My Key No Longer Goes All The Way Into My Lock

Residential Entrance Door

We do get a lot of calls for the issue of a key that used to go all the way into a lock and operate it no problem that will no longer go all the way in.

There are a lot of different reasons that this could be happening. A jammed top pin can stop the key from entering the lock keyway or keyhole.  Generally speaking, when a key is inserted into a lock keyway or keyhole, as it is inserted, the bottom pins are raised up which in turn raises the top pin and compresses the chamber spring for each chamber. In effect, what happens is the cuts in the key and the angles of the cuts push the pins out of the way as the key is inserted. If one of the top pins is jammed and cannot move this would stop the key from being completely inserted into the keyway or keyhole. If you are faced with this problem, if there is access through the top of the lock cylinder via the chamber hole of the pin that is jammed then you may be able to free up the pin. Anything short of this and it is replacement time for the lock cylinder.

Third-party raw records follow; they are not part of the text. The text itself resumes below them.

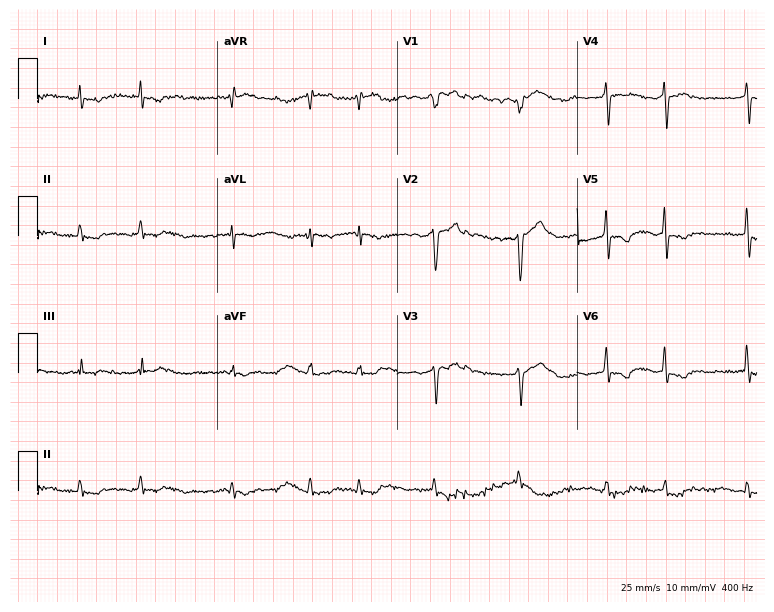
12-lead ECG from a female, 69 years old. Screened for six findings — first-degree AV block, right bundle branch block (RBBB), left bundle branch block (LBBB), sinus bradycardia, atrial fibrillation (AF), sinus tachycardia — none is recorded.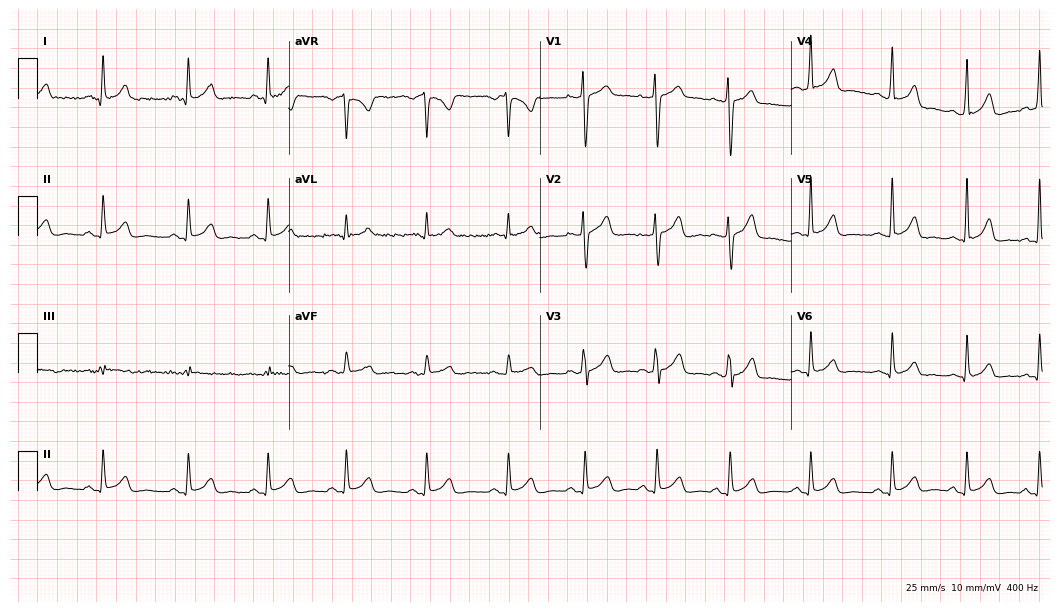
Electrocardiogram (10.2-second recording at 400 Hz), a 30-year-old female. Overall reading on record: normal ECG.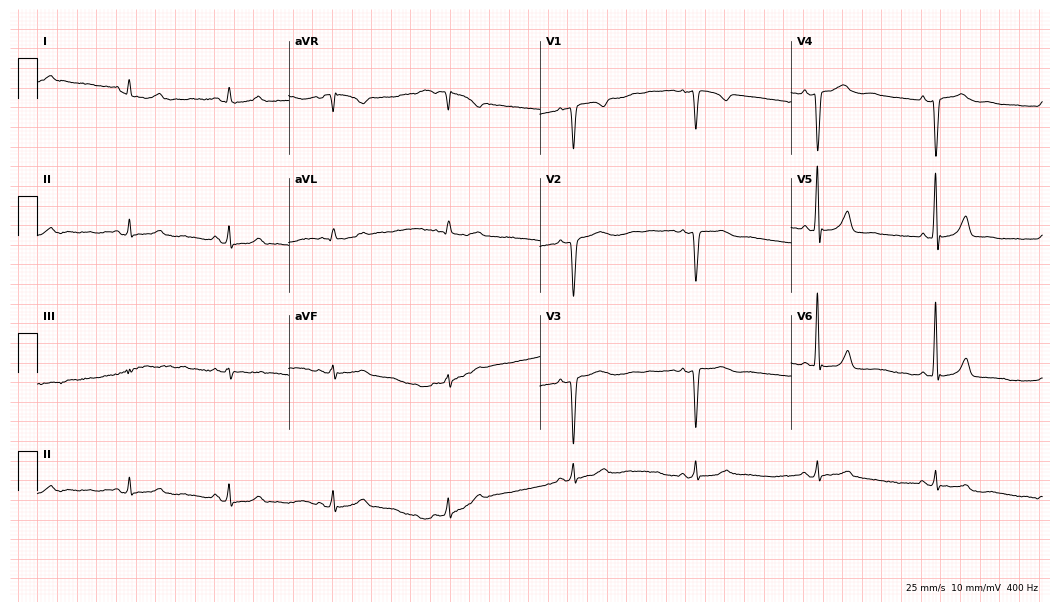
Electrocardiogram (10.2-second recording at 400 Hz), a female, 45 years old. Of the six screened findings (first-degree AV block, right bundle branch block, left bundle branch block, sinus bradycardia, atrial fibrillation, sinus tachycardia), none is recorded.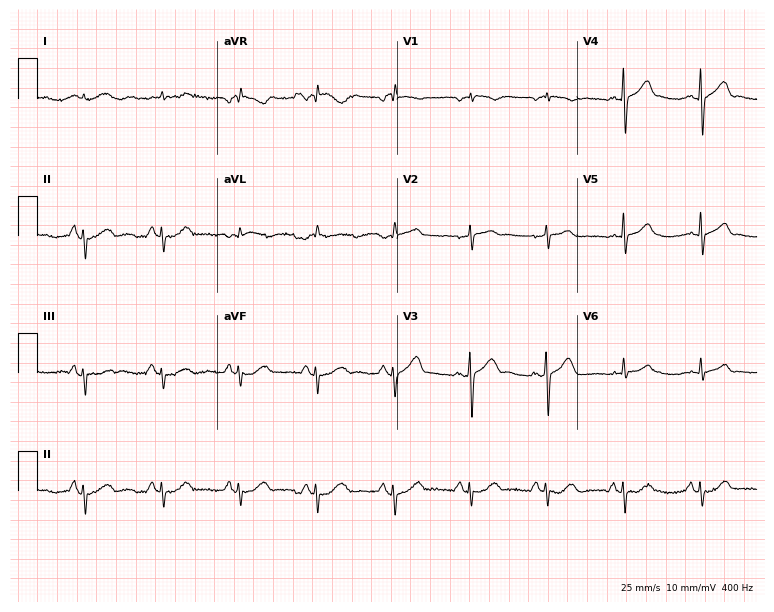
Resting 12-lead electrocardiogram (7.3-second recording at 400 Hz). Patient: an 80-year-old male. None of these six findings is recorded: first-degree AV block, right bundle branch block (RBBB), left bundle branch block (LBBB), sinus bradycardia, atrial fibrillation (AF), sinus tachycardia. Findings outside these six are not listed.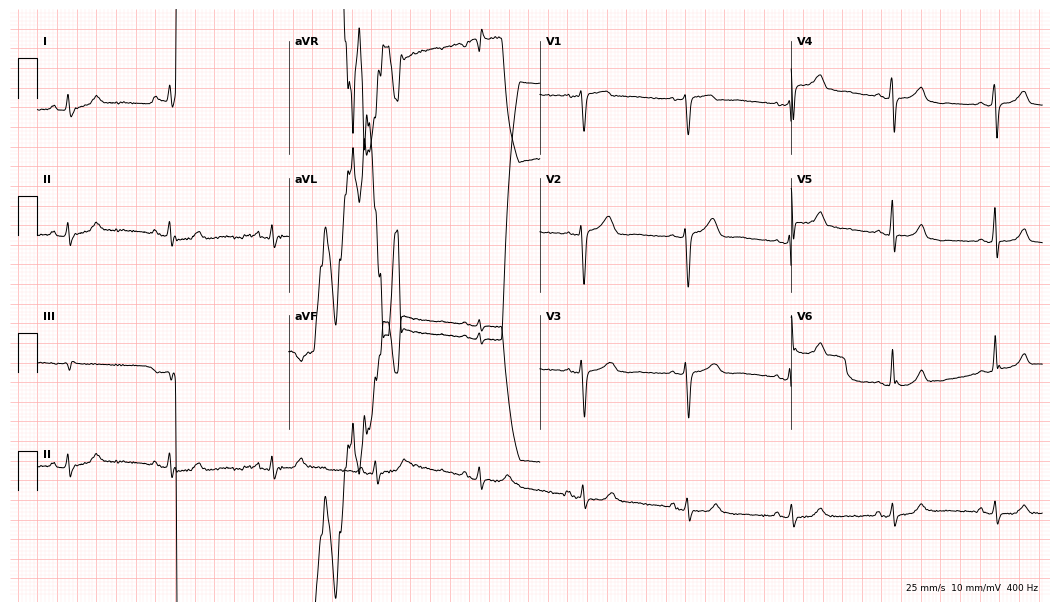
12-lead ECG from a 79-year-old female patient. Labelled as a normal ECG.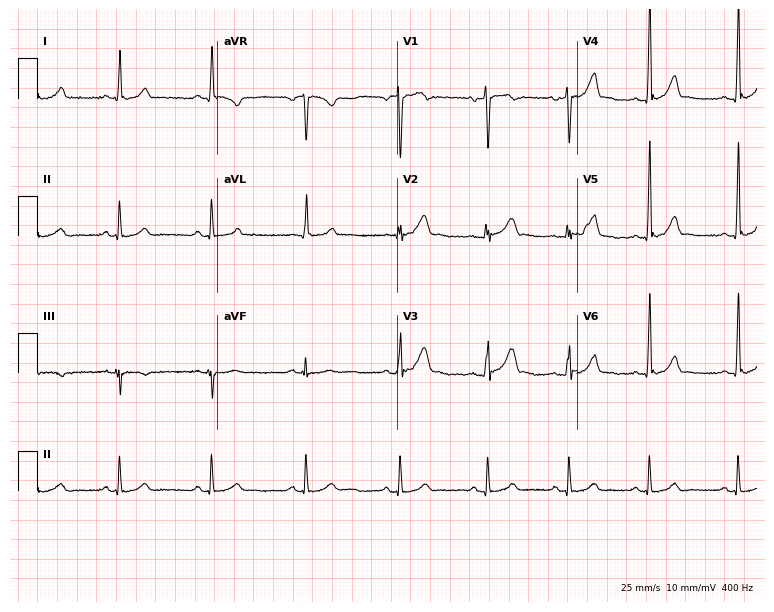
Resting 12-lead electrocardiogram (7.3-second recording at 400 Hz). Patient: a 20-year-old man. None of these six findings is recorded: first-degree AV block, right bundle branch block, left bundle branch block, sinus bradycardia, atrial fibrillation, sinus tachycardia.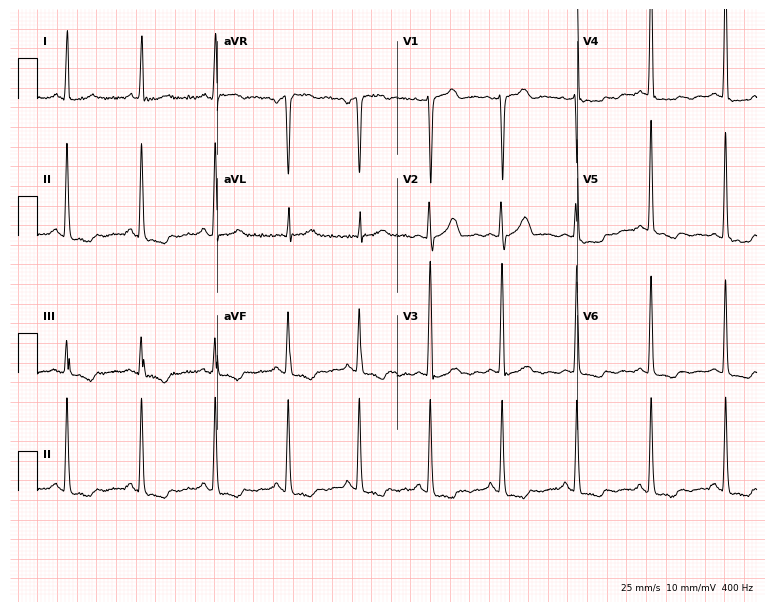
12-lead ECG from a woman, 55 years old. Screened for six findings — first-degree AV block, right bundle branch block (RBBB), left bundle branch block (LBBB), sinus bradycardia, atrial fibrillation (AF), sinus tachycardia — none is recorded. Findings outside these six are not listed.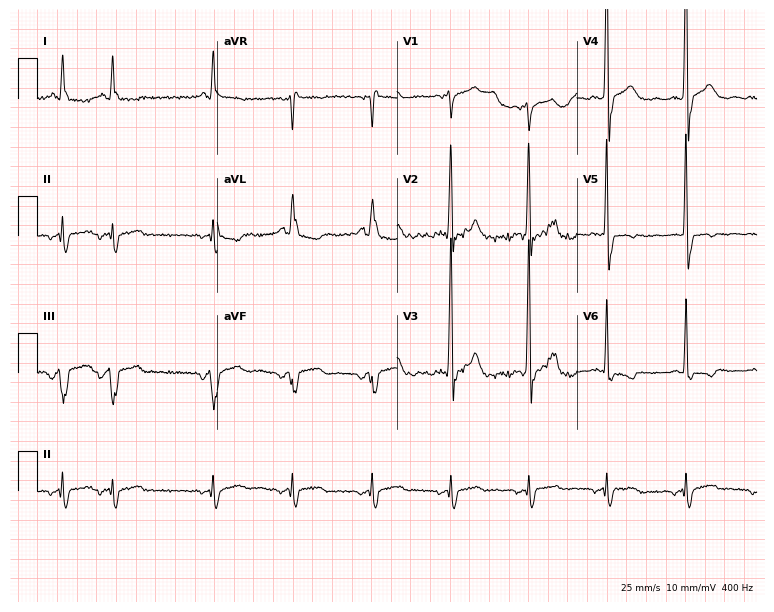
12-lead ECG from a male patient, 59 years old. Screened for six findings — first-degree AV block, right bundle branch block, left bundle branch block, sinus bradycardia, atrial fibrillation, sinus tachycardia — none is recorded.

Another reason that your key may no longer be able to enter the keyway or keyhole of your lock is lack of lubrication. Many people don’t realize that a lock, just like anything else that is designed with moving parts requires lubrication. If the lock that is causing you difficulty when inserting your key is constantly exposed to the elements like the rain and snow, over a period of time the lubrication that the lock manufacturer used at the time of manufacture has likely been washed out of your lock. This would lead to your key being impossible to insert into the lock keyway or keyhole. Before we discuss the remedy to this issue, let’s look at what should be done to stop this from happening in the future. Since the weather is getting into the lock and causing this issue for you perhaps it is time to look at installing some kind of awning or overhang to keep the weather out of the lock.

Most lock manufacturers, during the manufacturing process will lubricate a lock cylinder by using dry powdered graphite. Yes, we said “Dry Powdered Graphite”. For those unfamiliar with graphite, it is the same substance found in “Lead Pencils”. Lead pencils have not contained lead for many decades. In a pinch we suppose that you could use WD40 as a lubricant. That will at least free up the lock cylinder parts and allow your key to completely enter the keyway or keyhole and operate your lock.

On a final note, it is also possible that the lock cylinder keyway or keyhole is so badly worn that the key no longer fits into it properly. If this is the case then it is time for your lock to be replaced.